Personal information
- Full name: Bjarki Christiansson Nielsen
- Date of birth: 2 November 1998 (age 27)
- Place of birth: Tórshavn, Faroe Islands
- Position: Winger

Team information
- Current team: AB Argir
- Number: 7

Youth career
- AB Argir

Senior career*
- Years: Team / Apps / (Gls)
- 2016–2020: AB Argir / 121 / (40)
- 2021–2024: B36 Tórshavn / 163 / (31)
- 2025: AB Argir

International career^{‡}
- 2019–2020: Faroe Islands U21 / 2 / (0)

= Bjarki Nielsen =

Faroese footballer (born 1998)

Bjarki Nielsen (born 2 November 1998) is a Faroese footballer who plays as a winger for AB Argir.
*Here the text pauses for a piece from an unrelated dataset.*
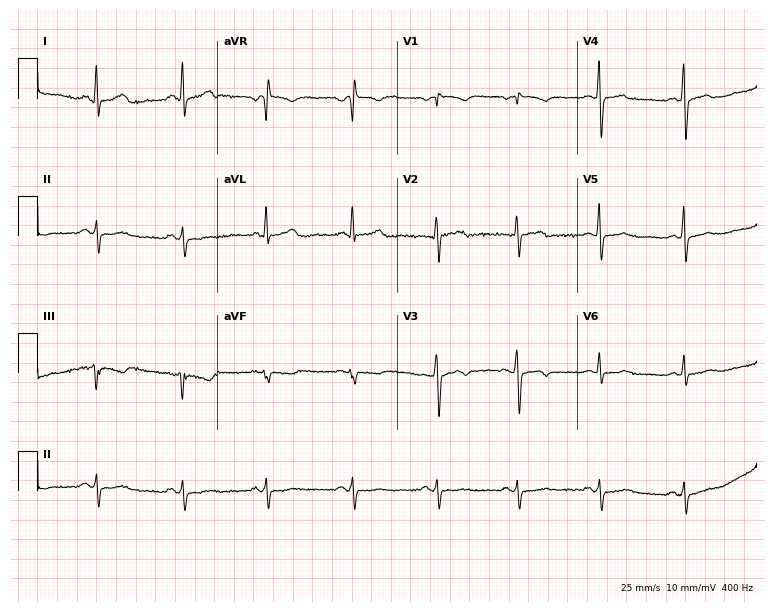
Electrocardiogram (7.3-second recording at 400 Hz), a female patient, 53 years old. Of the six screened findings (first-degree AV block, right bundle branch block, left bundle branch block, sinus bradycardia, atrial fibrillation, sinus tachycardia), none is recorded.

In 2020, he moved from AB Argir to B36 Tórshavn, where he established himself as a significant player. He also became a fan favourite, and in 2023 he was honoured as player of the year by the B36 supporters.
After a rather disappointing 2024 season, he decided to return to AB Argir

==Career==
Bjarki Nielsen started his senior career in 2016 in AB Argir, where he also had played as a youth. He played there for five seasons before moving to B36 Tórshavn, where he now is one of the leading players. In 2023 the B36 Tórshavn fan's appointed him the player of the year.

Bjarki Nielsen made his international debut for the Faroe Islands U21 on 6 September 2019 in a UEFA Euro 2020 qualifying match against Montenegro, which finished as a 3–0 away loss.

Today Bjarki Nielsen is the captain of his youth club AB Argir.